From the entries below, print exactly the span beginning with the line holding "L’Antenne près de Cherves-Richemont" and ending with the line holding "Ackerrandstreifen-Programm-Acker mit Sommergerste", endpoints included, and skip any pictures.

* _Dataset records_:
• • • •

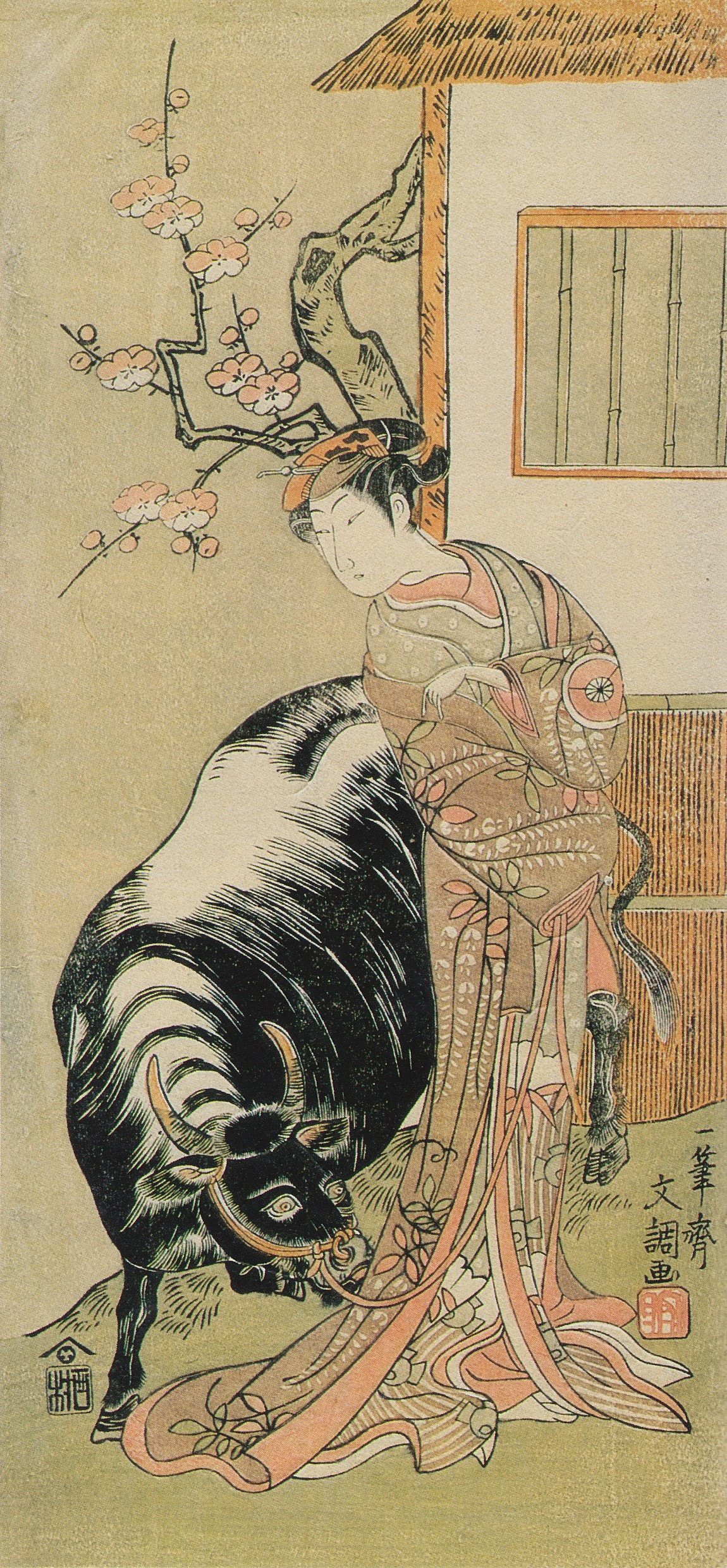 Iwamura Hanjiro IV
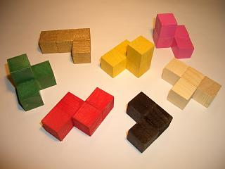 Pieces of a Soma cube puzzle.
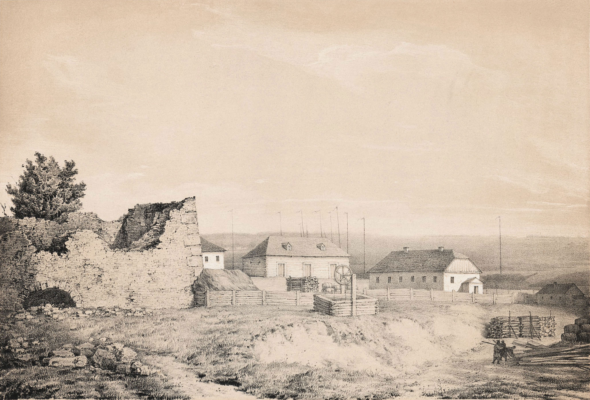 Беларуская (тарашкевіца): Пінск (Pinsk), прадмесьце Каралін (Karalin). Руіны замка князёў Вішнявецкіх
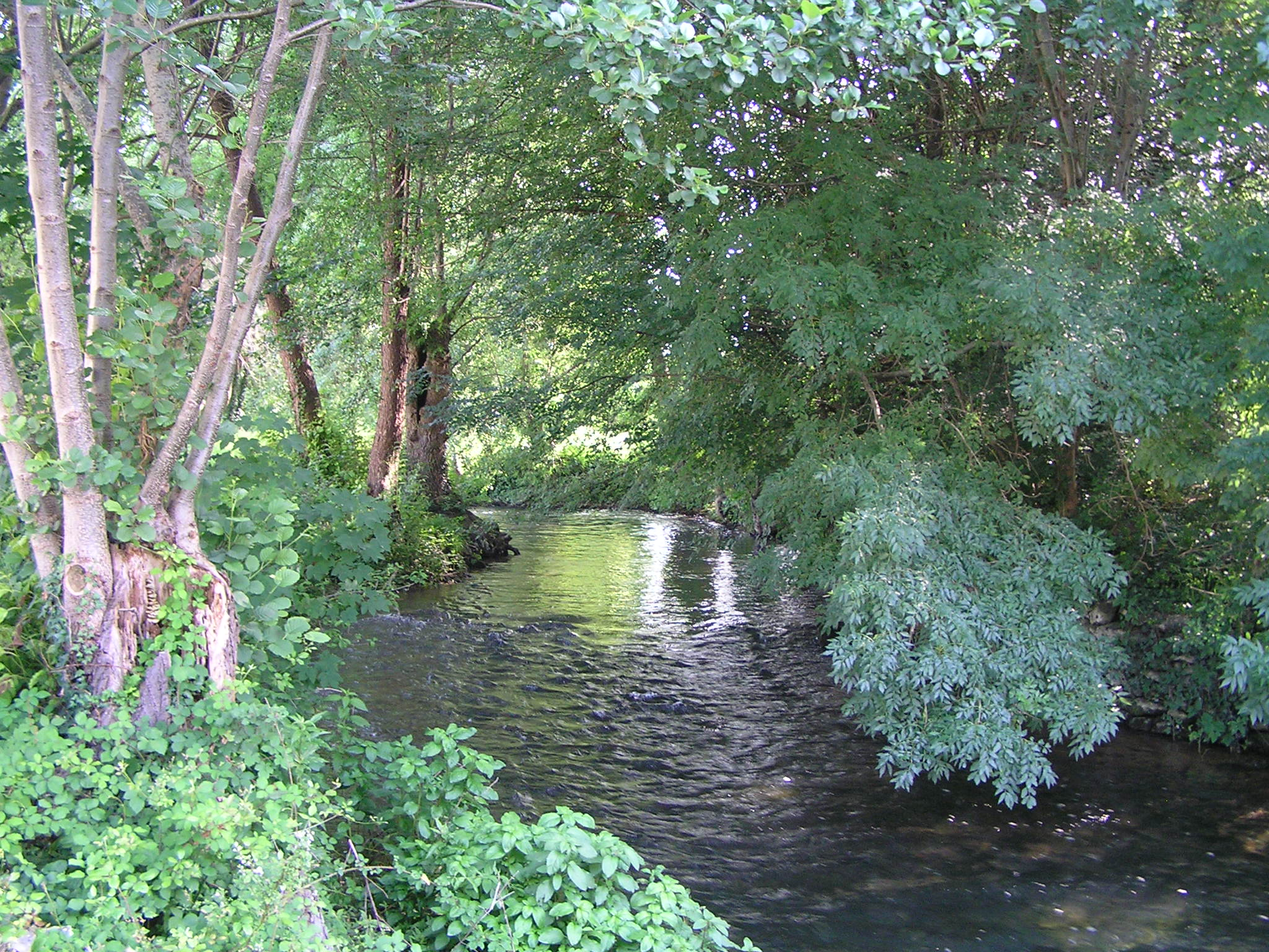 L’Antenne près de Cherves-Richemont
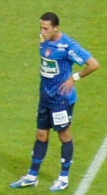 Kamel Chafni jouant au stade Delaune, 2012.
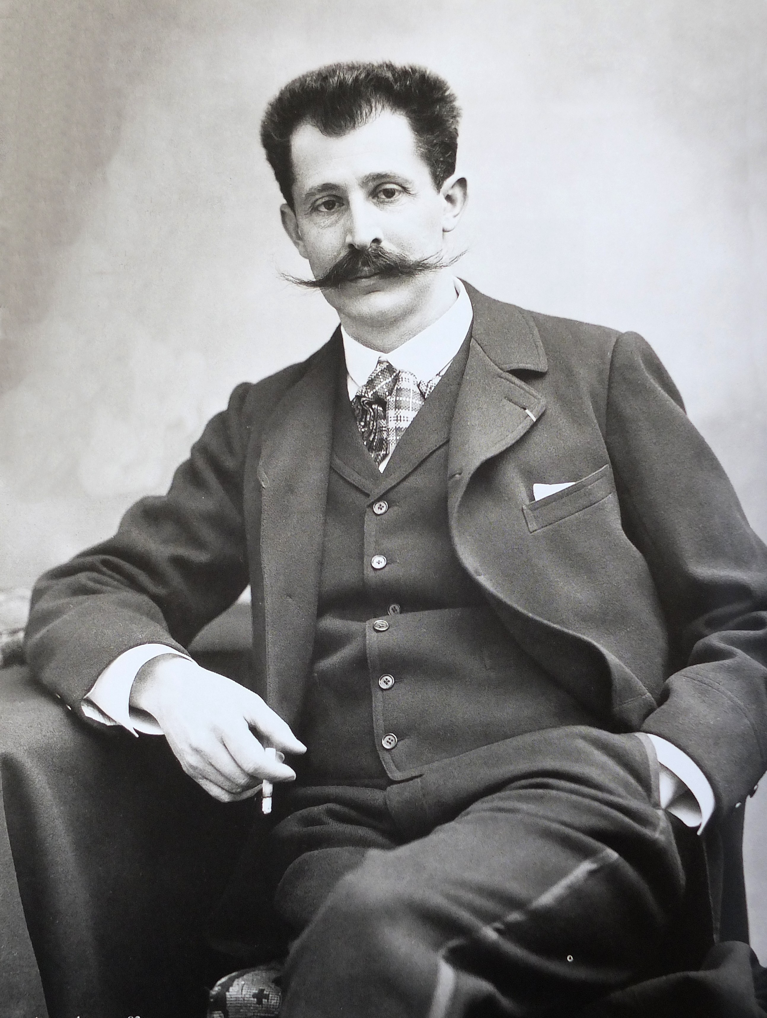 Georges de Porto-Riche, photographié par Paul Nadar le 24 décembre 1895.
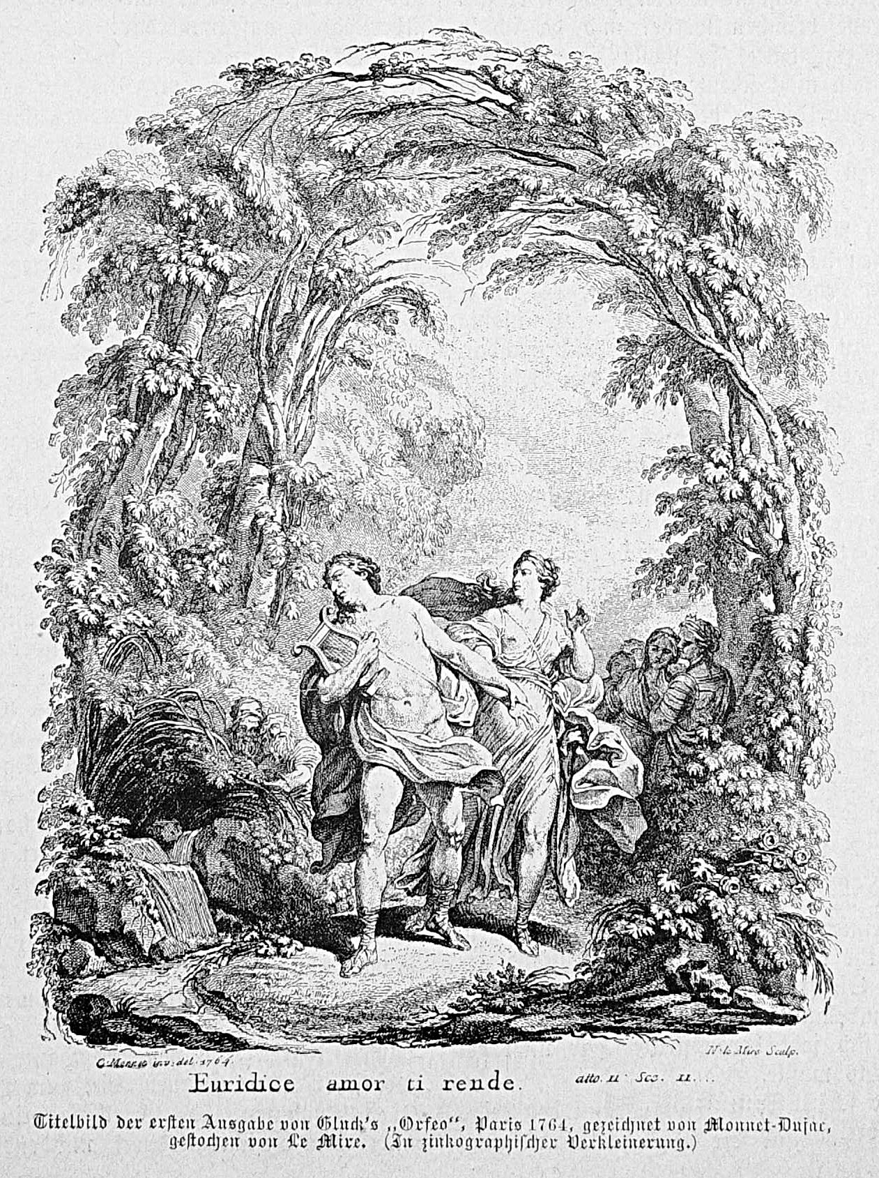 Bild aus Seite 757 in "Die Gartenlaube". Image from page 757 of journal Die Gartenlaube, 1887.
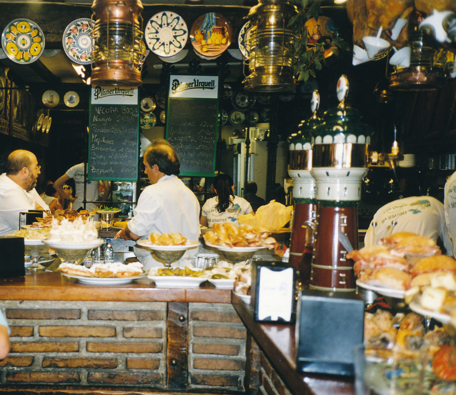 San Sebastian (Donostia) - (herrliche) Pincho-Bar in der Altstadt Datum: 06/1999 Urheber: Michael Pfeiffer Quelle: privates Fotoalbum des Urhebers
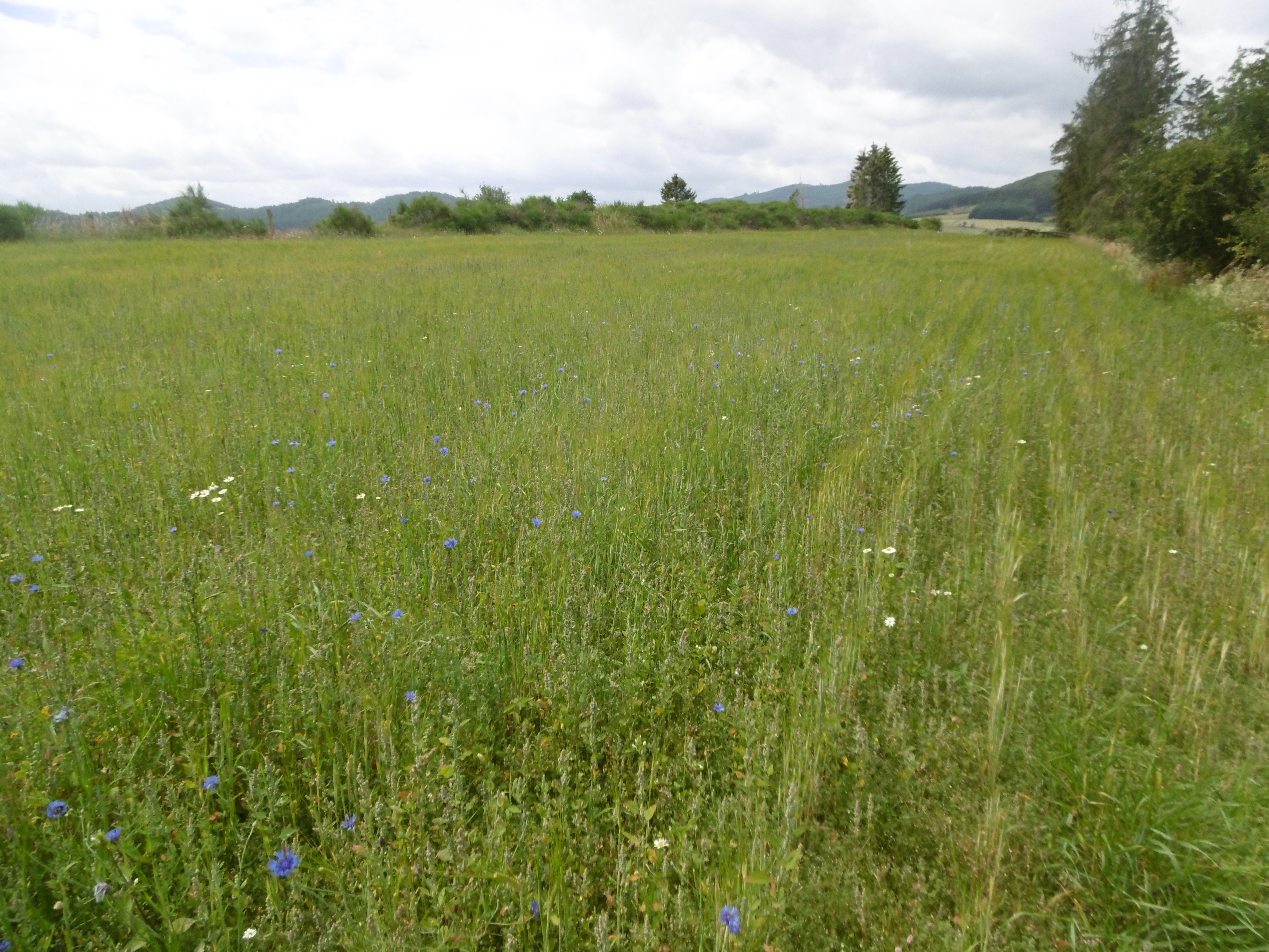 Ackerrandstreifen-Programm-Acker mit Sommergerste auf dem Gelängeberg im Naturschutzgebiet Gelängeberg u.a. mit Kornblume. Am Ackerrandstreifen-Programm können in NRW auch ganze Äcker bis 1,5 ha und in Sonderfällen wie in der Medebacher Bucht auch solche mit bis zu 3 ha Fläche teilnehmen.
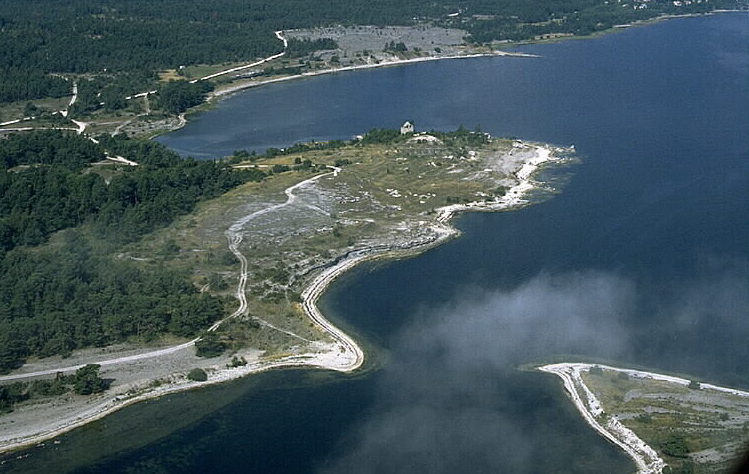 Från Lörgeholm. Naturreservatet Lörgeudd i bildens mitt. Motiv: Kyllaj Nyckelord: Flygbilder, Naturreservat, Riksintressen Kategori: Utv malm/mineralFrån Lörgeholm. Naturreservatet Lörgeudd i bildens mitt.
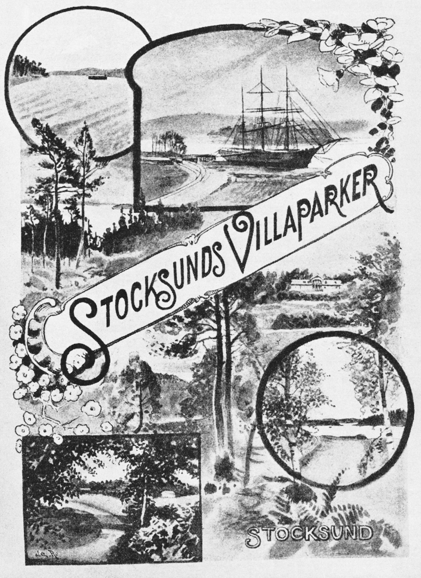 Omslag till reklambroschyren "Stocksunds Villaparker"
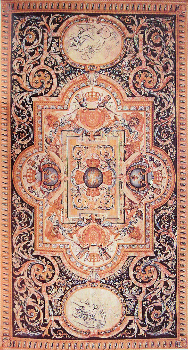 Tapis de sol de la Manufacture de la Savonnerie d'époque Louis XIV d'apres un carton de Charles Le Brun, crée pour la Grande Galerie du Louvre.
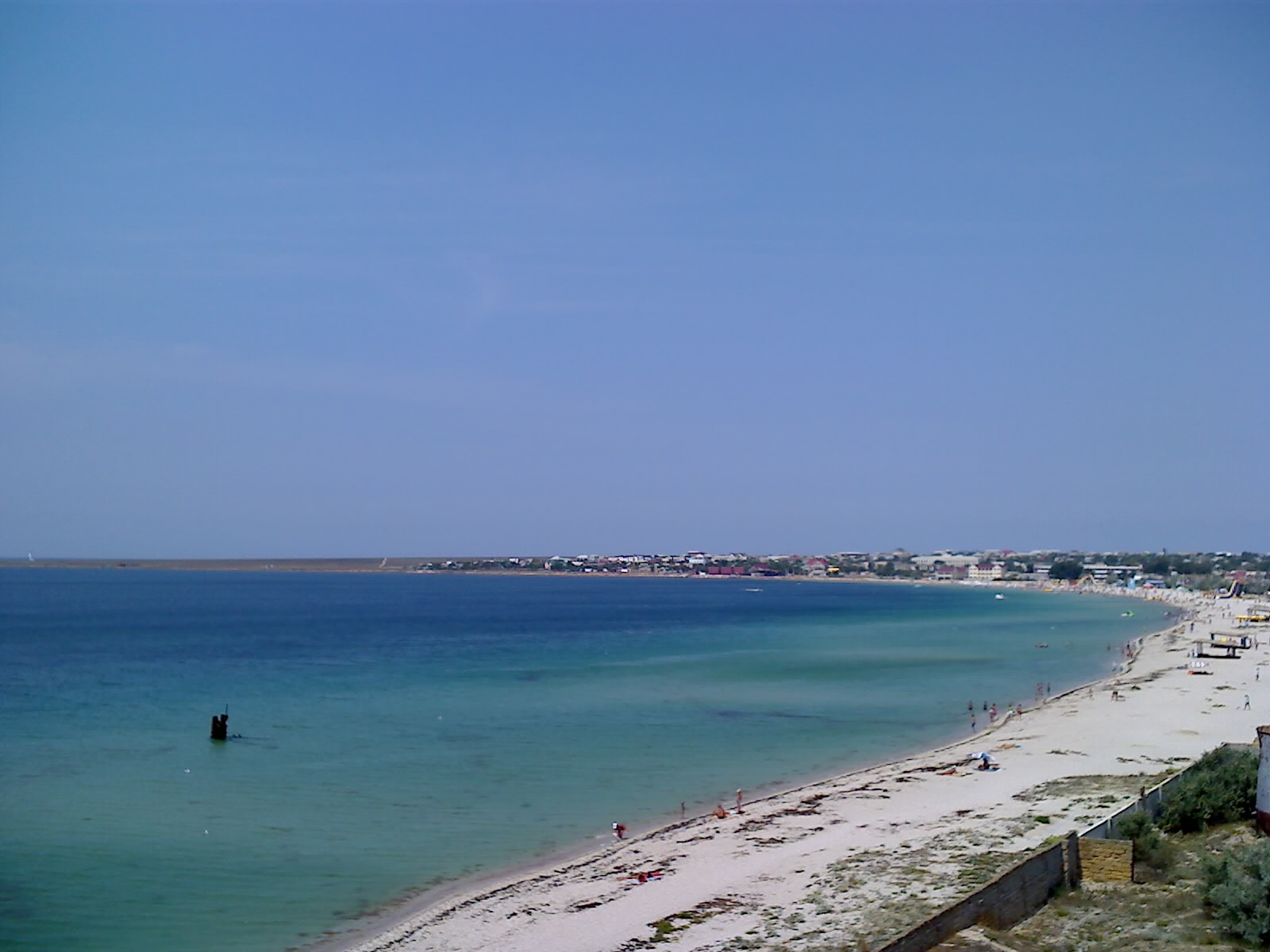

• • • •

* _Written solution_:
 L’Antenne près de Cherves-Richemont
 Kamel Chafni jouant au stade Delaune, 2012.
 Georges de Porto-Riche, photographié par Paul Nadar le 24 décembre 1895.
 Bild aus Seite 757 in "Die Gartenlaube". Image from page 757 of journal Die Gartenlaube, 1887.
 San Sebastian (Donostia) - (herrliche) Pincho-Bar in der Altstadt Datum: 06/1999 Urheber: Michael Pfeiffer Quelle: privates Fotoalbum des Urhebers
 Ackerrandstreifen-Programm-Acker mit Sommergerste auf dem Gelängeberg im Naturschutzgebiet Gelängeberg u.a. mit Kornblume. Am Ackerrandstreifen-Programm können in NRW auch ganze Äcker bis 1,5 ha und in Sonderfällen wie in der Medebacher Bucht auch solche mit bis zu 3 ha Fläche teilnehmen.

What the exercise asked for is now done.